From: Stefan Priebe <s.priebe@profihost.ag>
To: Dave Chinner <david@fromorbit.com>
Cc: Brian Foster <bfoster@redhat.com>, "xfs@oss.sgi.com" <xfs@oss.sgi.com>
Subject: Re: Is XFS suitable for 350 million files on 20TB storage?
Date: Sat, 06 Sep 2014 09:35:15 +0200 [thread overview]
Message-ID: <540AB933.4030707@profihost.ag> (raw)
In-Reply-To: <20140905230528.GO20473@dastard>
Hi Dave,
Am 06.09.2014 01:05, schrieb Dave Chinner:
> On Fri, Sep 05, 2014 at 02:40:32PM +0200, Stefan Priebe - Profihost AG wrote:
>>
>> Am 05.09.2014 um 14:30 schrieb Brian Foster:
>>> On Fri, Sep 05, 2014 at 11:47:29AM +0200, Stefan Priebe - Profihost AG wrote:
>>>> Hi,
>>>>
>>>> i have a backup system running 20TB of storage having 350 million files.
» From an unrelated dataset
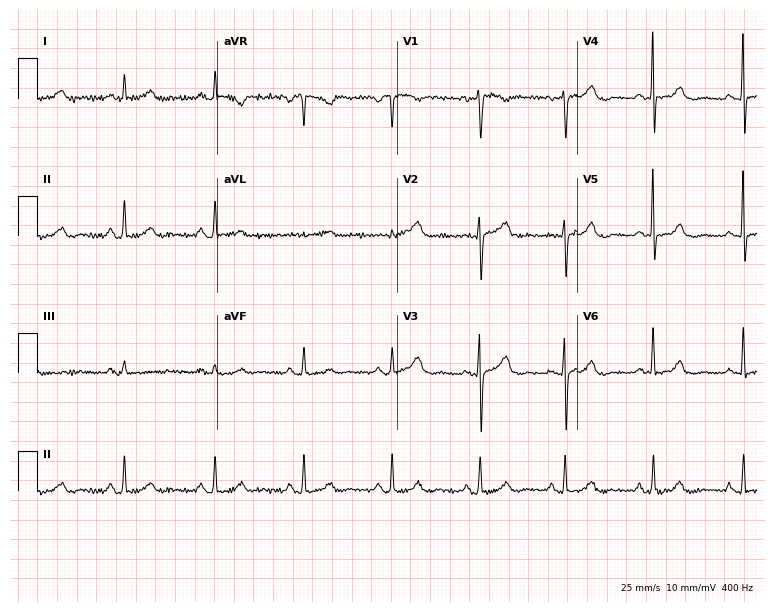
Electrocardiogram, a woman, 67 years old. Of the six screened findings (first-degree AV block, right bundle branch block, left bundle branch block, sinus bradycardia, atrial fibrillation, sinus tachycardia), none is recorded.

>>>> This was working fine for month.
>>>>
>>>> But now the free space is so heavily fragmented that i only see the
>>>> kworker with 4x 100% CPU and write speed beeing very slow. 15TB of the
>>>> 20TB are in use.
>
> What does perf tell you about the CPU being burnt? (i.e run perf top
> for 10-20s while that CPU burn is happening and paste the top 10 CPU
> consuming functions).
here we go:
15,79% [kernel] [k] xfs_inobt_get_rec
14,57% [kernel] [k] xfs_btree_get_rec
10,37% [kernel] [k] xfs_btree_increment
7,20% [kernel] [k] xfs_btree_get_block
6,13% [kernel] [k] xfs_btree_rec_offset
4,90% [kernel] [k] xfs_dialloc_ag
3,53% [kernel] [k] xfs_btree_readahead
2,87% [kernel] [k] xfs_btree_rec_addr
2,80% [kernel] [k] _xfs_buf_find
1,94% [kernel] [k] intel_idle
1,49% [kernel] [k] _raw_spin_lock
1,13% [kernel] [k] copy_pte_range
1,10% [kernel] [k] unmap_single_vma
>>>>
>>>> Overall files are 350 Million - all in different directories. Max 5000
>>>> per dir.
>>>>
>>>> Kernel is 3.10.53 and mount options are:
>>>> noatime,nodiratime,attr2,inode64,logbufs=8,logbsize=256k,noquota
>>>>
>>>> # xfs_db -r -c freesp /dev/sda1
>>>> from to extents blocks pct
>>>> 1 1 29484138 29484138 2,16
>>>> 2 3 16930134 39834672 2,92
>>>> 4 7 16169985 87877159 6,45
>>>> 8 15 78202543 999838327 73,41
>
> With an inode size of 256 bytes, this is going to be your real
> problem soon - most of the free space is smaller than an inode
> chunk so soon you won't be able to allocate new inodes, even though
> there is free space on disk.
>
> Unfortunately, there's not much we can do about this right now - we
> need development in both user and kernel space to mitigate this
> issue: spare inode chunk allocation in kernel space, and free space
> defragmentation in userspace. Both are on the near term development
> list....
>
> Also, the fact that there are almost 80 million 8-15 block extents
> indicates that the CPU burn is likely coming from the by-size free
> space search. We look up the first extent of the correct size, and
> then do a linear search for a nearest extent of that size to the
> target. Hence we could be searching millions of extents to find the
> "nearest"....
>
>>>> 16 31 3562456 83746085 6,15
>>>> 32 63 2370812 102124143 7,50
>>>> 64 127 280885 18929867 1,39
>>>> 256 511 2 827 0,00
>>>> 512 1023 65 35092 0,00
>>>> 2048 4095 2 6561 0,00
>>>> 16384 32767 1 23951 0,00
>>>>
>>>> Is there anything i can optimize? Or is it just a bad idea to do this
>>>> with XFS?
>
> No, it's not a bad idea. In fact, if you have this sort of use case,
> XFS is really your only choice. In terms of optimisation, the only
> thing that will really help performance is the new finobt structure.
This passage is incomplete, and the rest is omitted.